*** Opening of Collected material ***

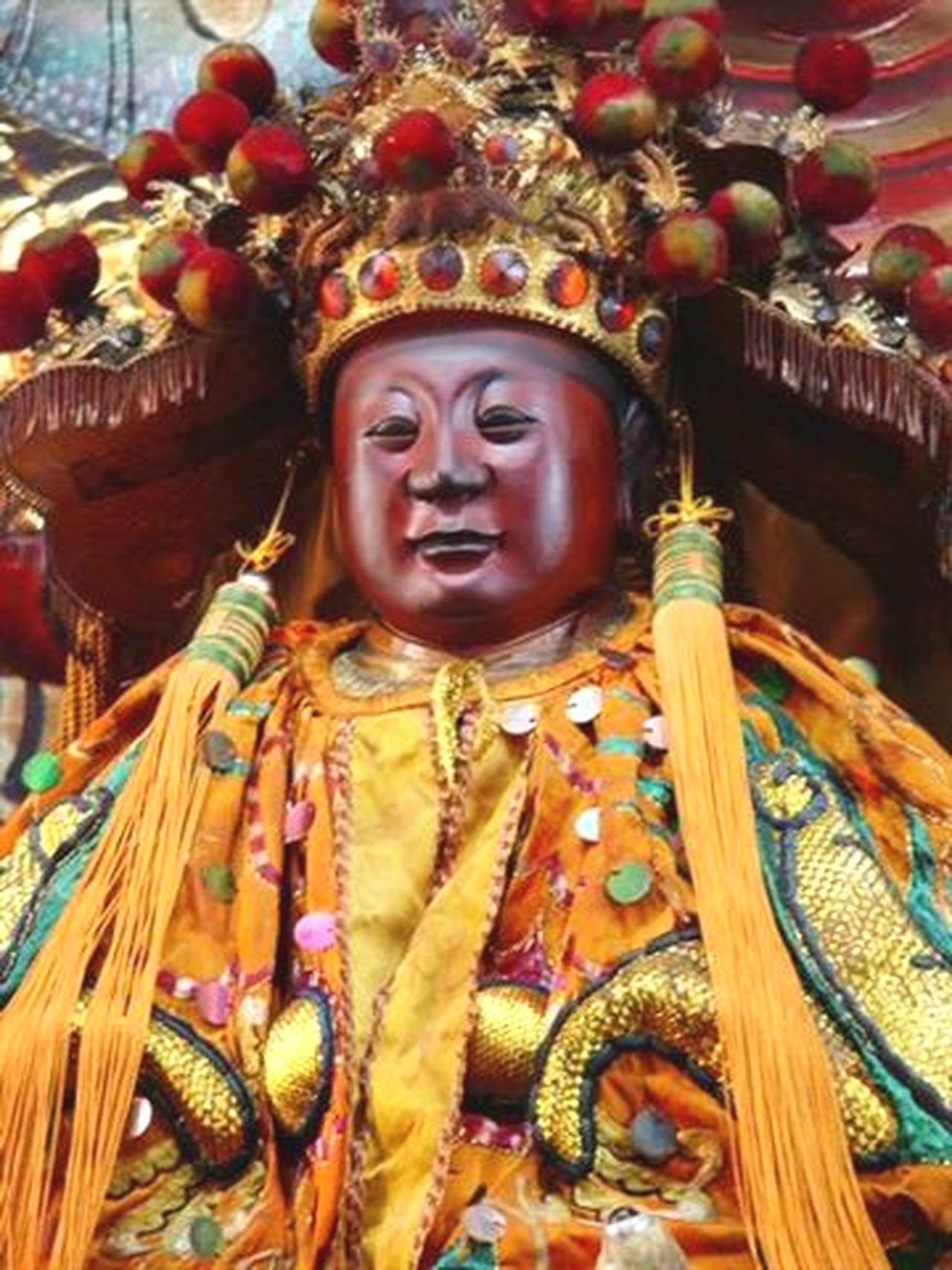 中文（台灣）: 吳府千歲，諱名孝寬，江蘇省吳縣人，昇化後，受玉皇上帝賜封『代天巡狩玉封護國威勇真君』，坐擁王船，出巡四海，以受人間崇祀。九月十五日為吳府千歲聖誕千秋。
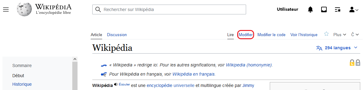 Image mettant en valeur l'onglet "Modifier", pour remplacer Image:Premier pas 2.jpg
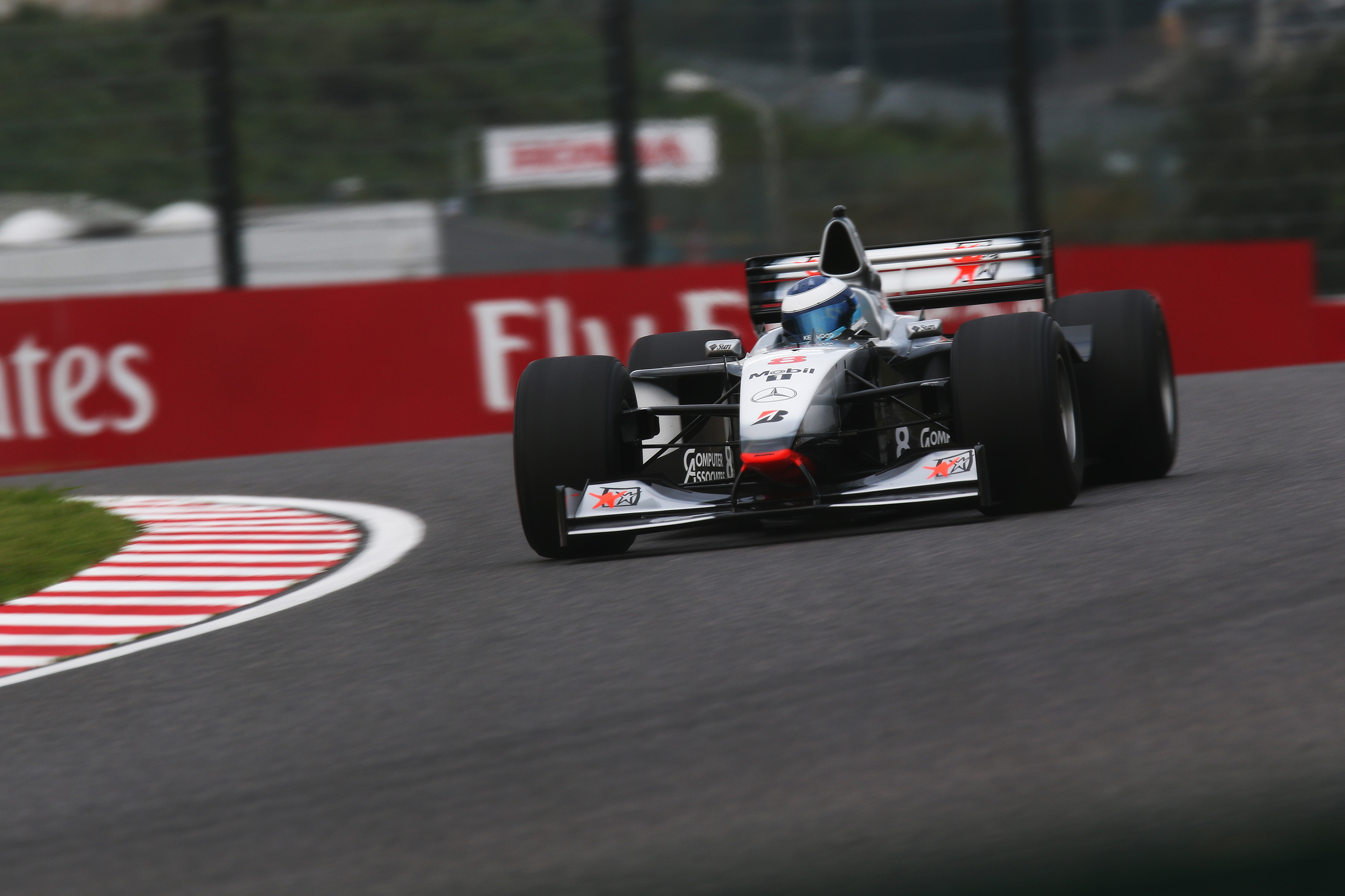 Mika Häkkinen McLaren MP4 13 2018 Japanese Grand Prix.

*** Close of Collected material ***

- **Your instructions**: The full listing must come back exactly as written, with its pictures left out.

- **Answer**:
 中文（台灣）: 吳府千歲，諱名孝寬，江蘇省吳縣人，昇化後，受玉皇上帝賜封『代天巡狩玉封護國威勇真君』，坐擁王船，出巡四海，以受人間崇祀。九月十五日為吳府千歲聖誕千秋。
 Image mettant en valeur l'onglet "Modifier", pour remplacer Image:Premier pas 2.jpg
 Mika Häkkinen McLaren MP4 13 2018 Japanese Grand Prix.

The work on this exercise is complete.